Help defining (masked) vload and vstore operations for SArrays (or other isbits structs) using llvmcall

Sadly, I think that is the best I can do.
I was hoping I could use alloca to get a pointer, store the variable there, and finally load it – and have llvm eliminate the allocation. However, that does not seem to be the case:

using StaticArrays
a = @SVector randn(24);
@inline function llvmzload(A::SArray{Tuple{24}, Float64, 1, 24}, i::Int)
    #= REPL[150]:29 =#
    Base.llvmcall(("",
    """%sptr = alloca { [24 x double] }
    store { [24 x double] } %0, { [24 x double] }* %sptr
    %elptr = getelementptr { [24 x double] }, { [24 x double] }* %sptr, i32 0, i32 0, i64 %1
    %ptr = bitcast double* %elptr to <8 x double>*
    %res = load <8 x double>, <8 x double>* %ptr, align 8
    ret <8 x double> %res"""), Vec{8, Float64}, Tuple{SArray{Tuple{24}, Float64, 1, 24}, Int}, A, i)
end

yields:

julia> @code_native llvmzload(a, 7)
	.text
; Function llvmzload {
; Location: REPL[162]:3
	subq	$64, %rsp
	vmovups	(%rdi), %zmm0
	vmovups	64(%rdi), %zmm1
	vmovups	128(%rdi), %zmm2
	vmovups	%zmm0, -128(%rsp)
	vmovups	%zmm1, -64(%rsp)
	vmovups	%zmm2, (%rsp)
	vmovups	-128(%rsp,%rsi,8), %zmm0
	addq	$64, %rsp
	retq
	nopl	(%rax)
;}

I was basing this off a 10 year old email that said llvm has no address-of operator, unlike C (& Co):

You probably already know this, but I want to state it just in case.
LLVM has no address-of operator, so if you see an instruction like “%sum
= add i32 %x, %y” you can’t get the address of %sum (it’s a register,
after all).

The C frontend doesn’t interpret “int32_t i;” as creating an LLVM
variable of type i32; it actually does “i32* %i_addr = alloca i32”.
LLVM’s optimizers will remove the alloca and lower it to registers if
nobody takes its address.

So I was hoping it would eliminate the moves to %rsp, and just do a single move from %rdi.
If I try to use @asmcall instead, could that function still be inlined into the calling functions?

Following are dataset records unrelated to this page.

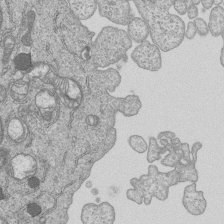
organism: Human
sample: MDA-MB-231 cells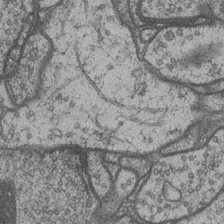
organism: Drosophila
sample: Optic medulla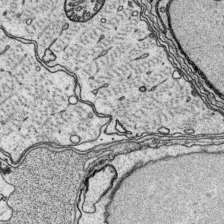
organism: Platynereis dumerilii
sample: Parapodia

The problem with those simple tuple functions is that I’ve never seen the compiler use a mask instruction.

julia> m2 = (true, true, true, true, true, true, true, false)
(true, true, true, true, true, true, true, false)

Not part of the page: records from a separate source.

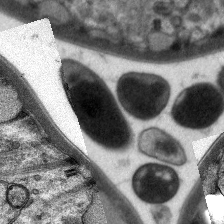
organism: C. elegans
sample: Pharynx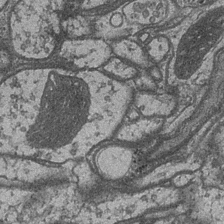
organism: Drosophila
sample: Optic medulla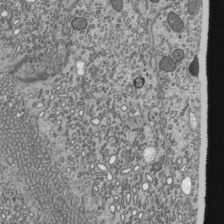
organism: Mouse
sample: Mouse epididymis efferent ductule cilia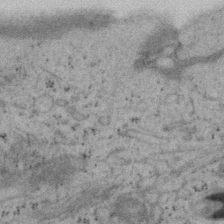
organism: Human
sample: HeLa cells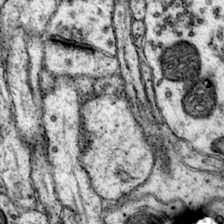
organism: Mouse
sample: Primary visual cortex

julia> @inline function vload2(::Type{Vec{N,T}}, x, ::Val{mask}) where {N,T,mask}
           ntuple(n -> mask[n] ? VE(T(x[n])) : VE(zero(T)), Val(N))
       end
vload2 (generic function with 2 methods)

julia> vload2(Vec{8,Float64}, a, Val(m2))
(VecElement{Float64}(0.1341517372061226), VecElement{Float64}(-1.4478062620335768), VecElement{Float64}(-0.830543624514204), VecElement{Float64}(0.9402472351085811), VecElement{Float64}(-0.5112288316089226), VecElement{Float64}(0.19750599041128963), VecElement{Float64}(0.9528499075643893), VecElement{Float64}(0.0))

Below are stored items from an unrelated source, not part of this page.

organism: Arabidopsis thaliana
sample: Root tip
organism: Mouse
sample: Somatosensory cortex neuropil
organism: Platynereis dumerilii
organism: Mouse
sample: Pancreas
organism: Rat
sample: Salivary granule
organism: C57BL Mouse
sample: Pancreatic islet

julia> @code_native vload2(Vec{8,Float64}, a, Val(m2))
	.text
; Function vload2 {
; Location: REPL[165]:1
; Function ntuple; {
; Location: sysimg.jl:271
; Function macro expansion; {
; Location: REPL[165]:1
	vmovups	(%rsi), %ymm0
	vmovups	32(%rsi), %xmm1
	vmovsd	48(%rsi), %xmm2         # xmm2 = mem[0],zero
	vinsertf128	$1, %xmm2, %ymm1, %ymm1
	vinsertf64x4	$1, %ymm1, %zmm0, %zmm0
;}}
	retq
	nopl	(%rax)
;}

I want a single masked move, not 3 moves, a vinsertf128, and a vinsertf64x4. That is still much better than even the non-masked move using llvmcall.

MArrays are far easier to optimize, but don’t get along with autodiff libraries like Zygote.